We have the Pentagon, war colleges, military academies, and national defense academies to defend this nation, not wage war. This is the most important lesson that the American people should have learned from the Iraq War: this nation should never go to war unless it has to go to war. Without professionals to defend the nation, the nation will fall. But, having said that, we can certainly cut our defense budget. I have no problem with that. But gutting the institutions that defend us won't save the country and it could wreck the economy. A gradual transfer of Federal spending on defense to other sectors is needed. Why not space exploration, science and technology for starters?

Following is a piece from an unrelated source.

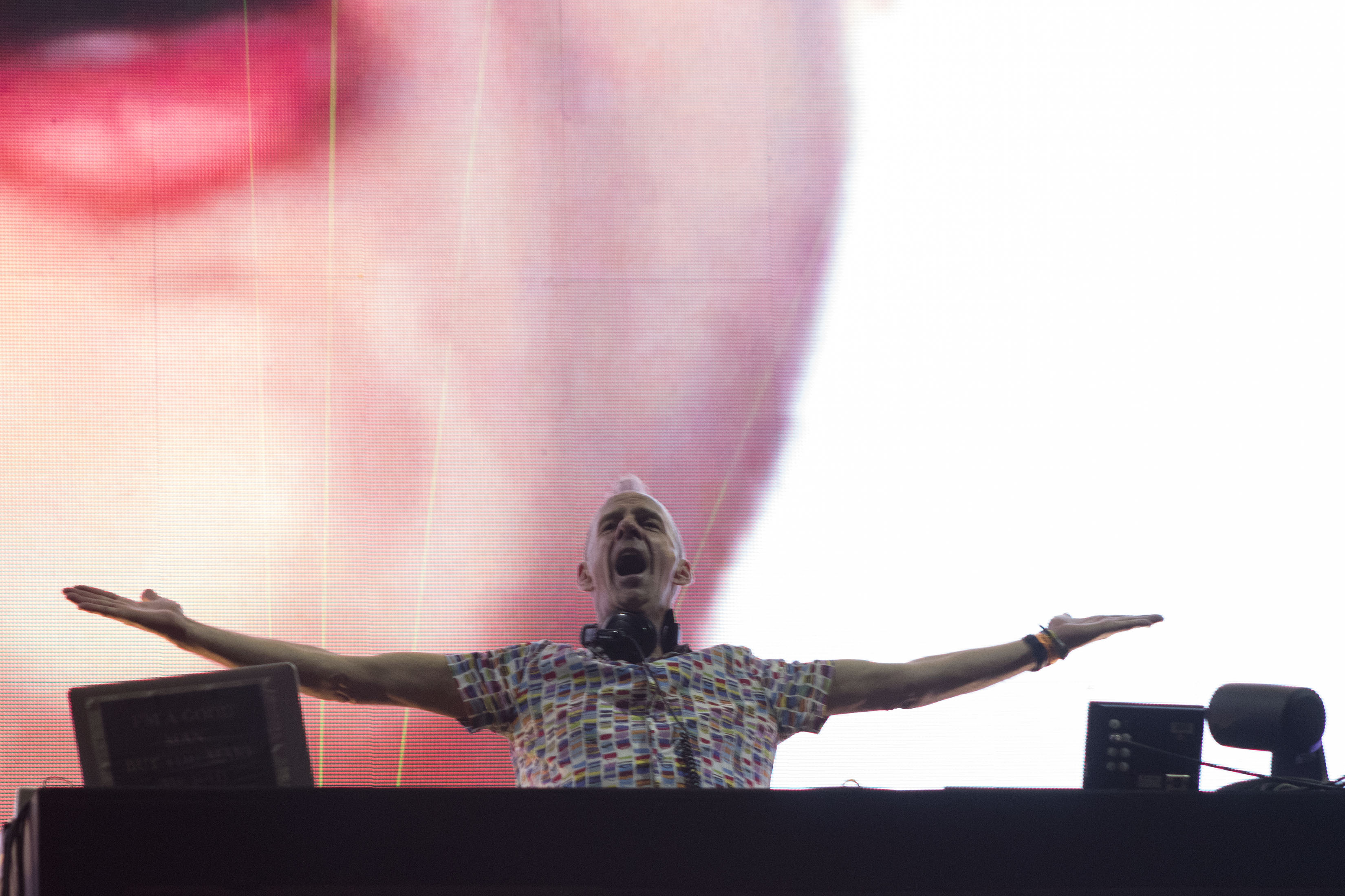 Sábado 12 de noviembre de 2017. Como parte de las actividades de la Semana de las Juventudes del 2017, este sábado 12 de noviembre se desarrolló un segundo concierto masivo en la plancha del Zócalo capitalino. Las bandas que se presentaron en esta ocasión fueron: Marcelo Viejo, Charlie Rodd, Ely Guerra, Dorian, Chetes, La Gusana Ciega, División Minúscula, El Tri y Fatboy Slim. Fotografía: Carlos Luna / Secretaría de Cultura CDMX

Dumping money into a new Federal agency is stupid; we need to eliminate the Department of Homeland Security and the Director of National Intelligence and reduce the size and scope of these agencies. We need to gradually draw the scope of these agencies back into realistic terms; having multiple levels of bureaucracy isn't keeping a single American safe.

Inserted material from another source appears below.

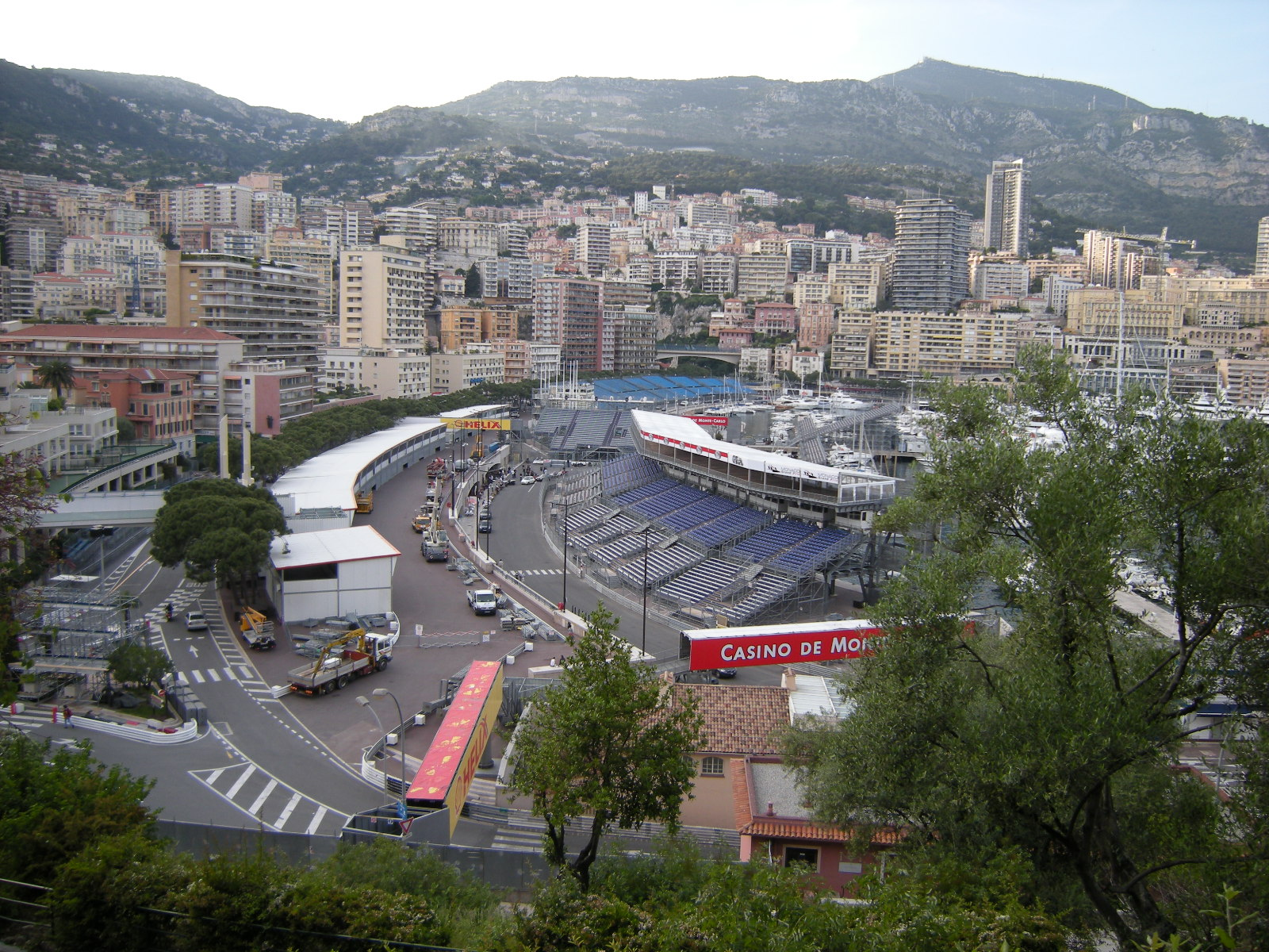 Área dos Boxes. À direita (atrás das árvores), curva Rascasse

Want to wage peace at home? Spend the money we would save eliminating thousands of redundant bureaucrats on hiring people to process claims for Veterans and care for Veterans. Shift the desire to do this:
Domestically, the department would be tasked with finding ways to reduce gun violence, violence against animals, gang and ethnic violence, and even bullying at schools. Internationally, the department would monitor global conflicts and propose ways to end them.
BACK to the people who need to do a better job. Fully fund efforts at the state and local level to prosecute people who abuse the right to own firearms, who abuse animals, who commit hate crimes, and who can't function in society. Creating a Federal bureaucracy on top of that will not solve a single one of these issues because they are, precisely and correctly, local issues for local law enforcement. And I say this as someone who has no problem with government as a whole.

That such a dumb idea would come out of the Democrats in Congress is painful to read. They need to move on issues that put people back to work; creating more jobs in Washington D.C. that overlap with the efforts of others is not going to get Americans throughout the country back to work.

The State Department, for example, is charged with waging peace in the world. Diplomatically or otherwise, this is how best to ensure that we are kept out of wars of foreign entanglement. Our bloated intelligence community needs to be reduced in size and scope and should be brought, kicking and screaming, into a partnership with the State Department to advance American interests through the peaceful use of diplomacy. You cannot have diplomacy without intelligence, and these two forces should be more closely aligned than they are right now.

The conservative movement in America set out, years ago, to hobble the State Department. John Kerry has been charged with undoing that damage; in the next four years, he has a real chance to show the world what American diplomacy and the pursuit of peace can look like in the future.